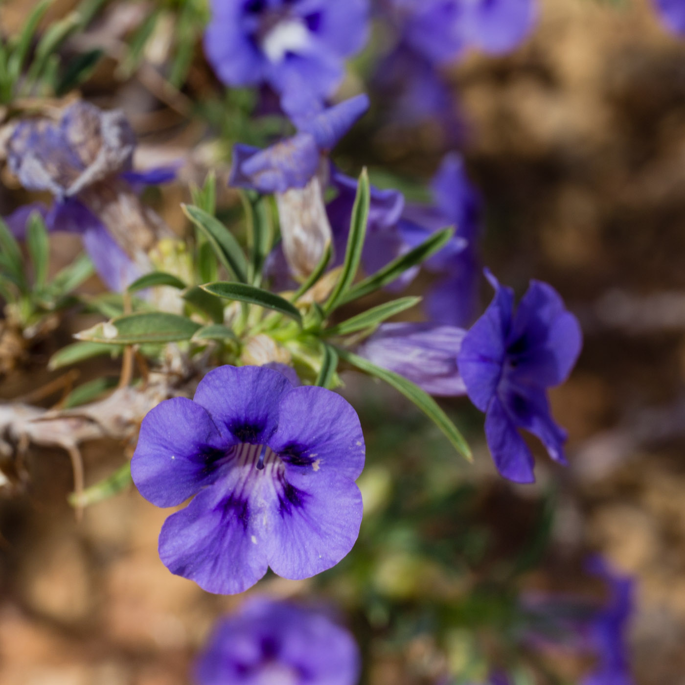 Blepharis spinescens 1-1-0268
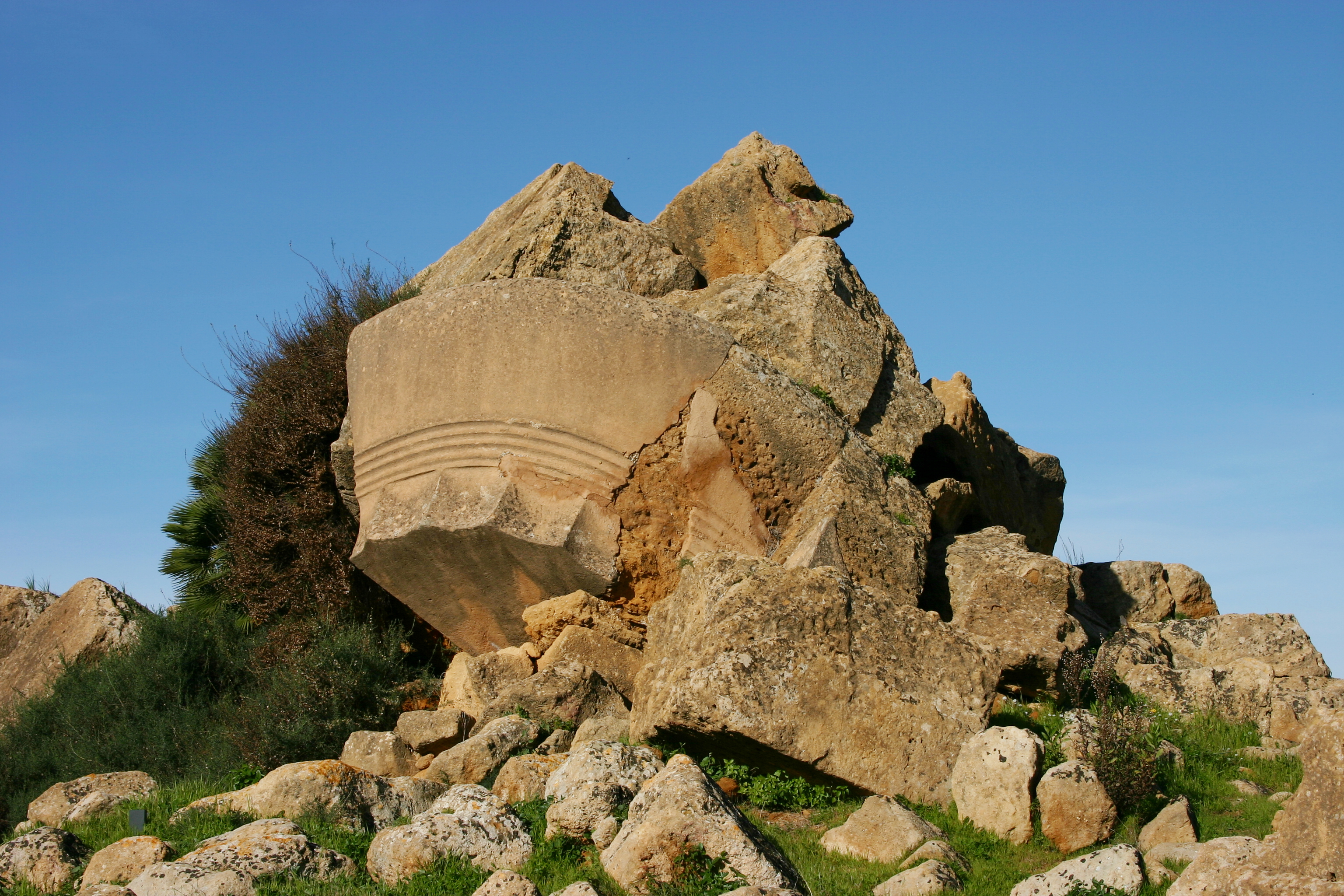 Temple of Zeus - Valle dei Templi
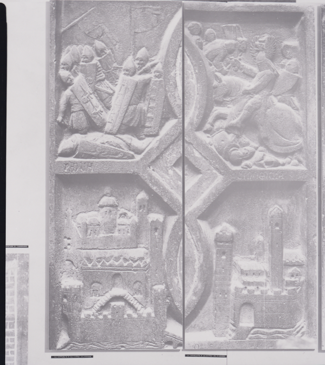 Servizio fotografico : Verona, 1972 / Paolo Monti. - Buste: 2, Fototipi: 2 : Negativo b/n, gelatina bromuro d'argento/ pellicola ; 9x10. - ((Serie costituita da 2 buste di negativi identificati con i nn.: 11463, 11464, e tenuta insieme da una graffetta alla serie R11446-11462. - Il negativo 11463 è tagliato a metà. - I negativi sono riproduzioni di negativi. - La suddetta serie è contenuta nella scatola R11270-11576, formato 18x24, e identificata con l'iscrizione didascalica manoscritta a pennarello: "Località varie/ n. 3". - La suddetta serie è contenuta nella scatola R11270-11576 e identificata con l'iscrizione didascalica manoscritta a pennarello nero: "Località varie". - Occasione: Documentazione per la pubblicazione: Brugnoli Pier Paolo, "Nella bella Verona", Bologna, Cappelli, 1972. - Fonte: Monografia di Brugnoli, Pier Paolo: Nella bella Verona, Bologna, Cappelli (1972)
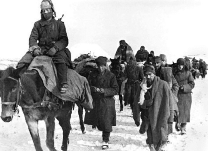 La colonna degli alpini, finalmente fuori dalla sacca, dopo la strepitosa battaglia di Nikolajewka
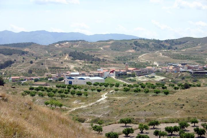 pedania murciana
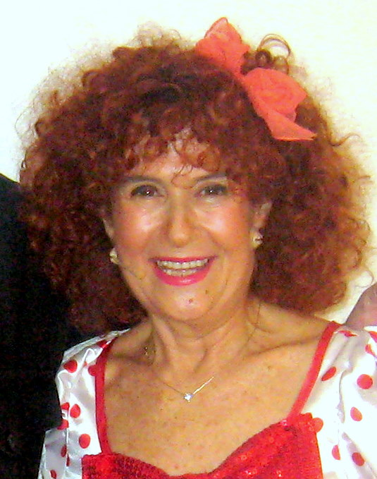 ציפי שביט, במסגרת הופעה בפסטיבל שירי הילדים 2009.
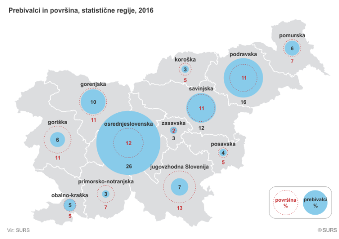 Prebivalstvo in površina, statistične regije, 2016
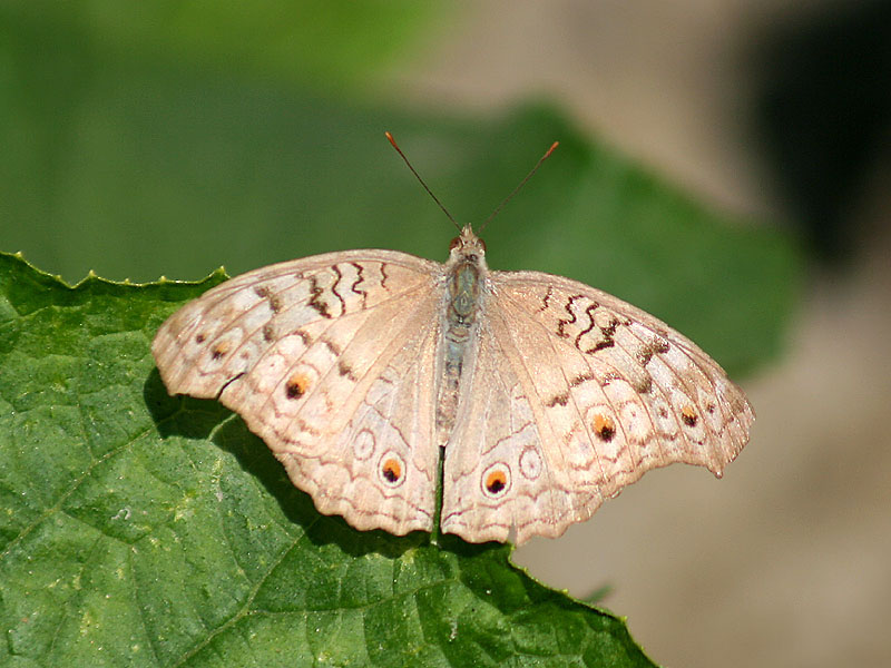 Grey Pansy Junonia atlites in Kolkata, West Bengal, India.
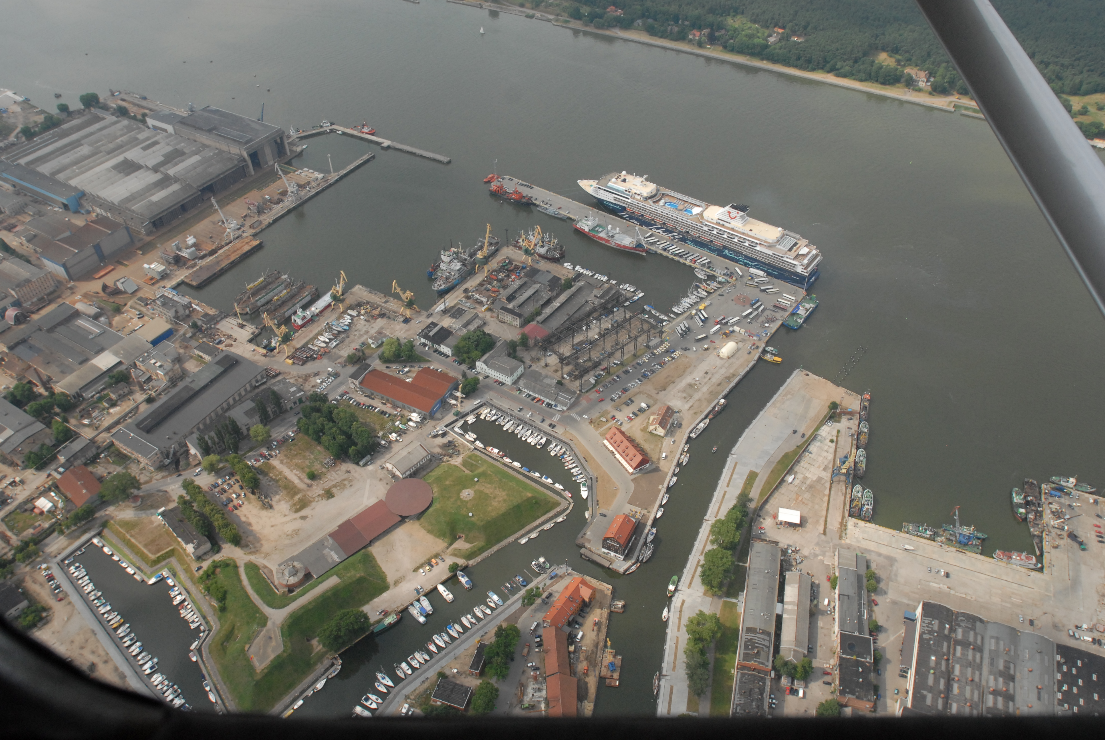 Hradiště Klaipėdského hradu a ústí Danė do Kuršského zálivu v Klaipėdě. Letecký snímek od severovýchodu

☆ ☆ ☆ ☆

Without copying any picture, write out all of the material exactly as it reads.

**Task response**
 Blepharis spinescens 1-1-0268
 Temple of Zeus - Valle dei Templi
 Servizio fotografico : Verona, 1972 / Paolo Monti. - Buste: 2, Fototipi: 2 : Negativo b/n, gelatina bromuro d'argento/ pellicola ; 9x10. - ((Serie costituita da 2 buste di negativi identificati con i nn.: 11463, 11464, e tenuta insieme da una graffetta alla serie R11446-11462. - Il negativo 11463 è tagliato a metà. - I negativi sono riproduzioni di negativi. - La suddetta serie è contenuta nella scatola R11270-11576, formato 18x24, e identificata con l'iscrizione didascalica manoscritta a pennarello: "Località varie/ n. 3". - La suddetta serie è contenuta nella scatola R11270-11576 e identificata con l'iscrizione didascalica manoscritta a pennarello nero: "Località varie". - Occasione: Documentazione per la pubblicazione: Brugnoli Pier Paolo, "Nella bella Verona", Bologna, Cappelli, 1972. - Fonte: Monografia di Brugnoli, Pier Paolo: Nella bella Verona, Bologna, Cappelli (1972)
 La colonna degli alpini, finalmente fuori dalla sacca, dopo la strepitosa battaglia di Nikolajewka
 pedania murciana
 ציפי שביט, במסגרת הופעה בפסטיבל שירי הילדים 2009.
 Prebivalstvo in površina, statistične regije, 2016
 Grey Pansy Junonia atlites in Kolkata, West Bengal, India.
 Hradiště Klaipėdského hradu a ústí Danė do Kuršského zálivu v Klaipėdě. Letecký snímek od severovýchodu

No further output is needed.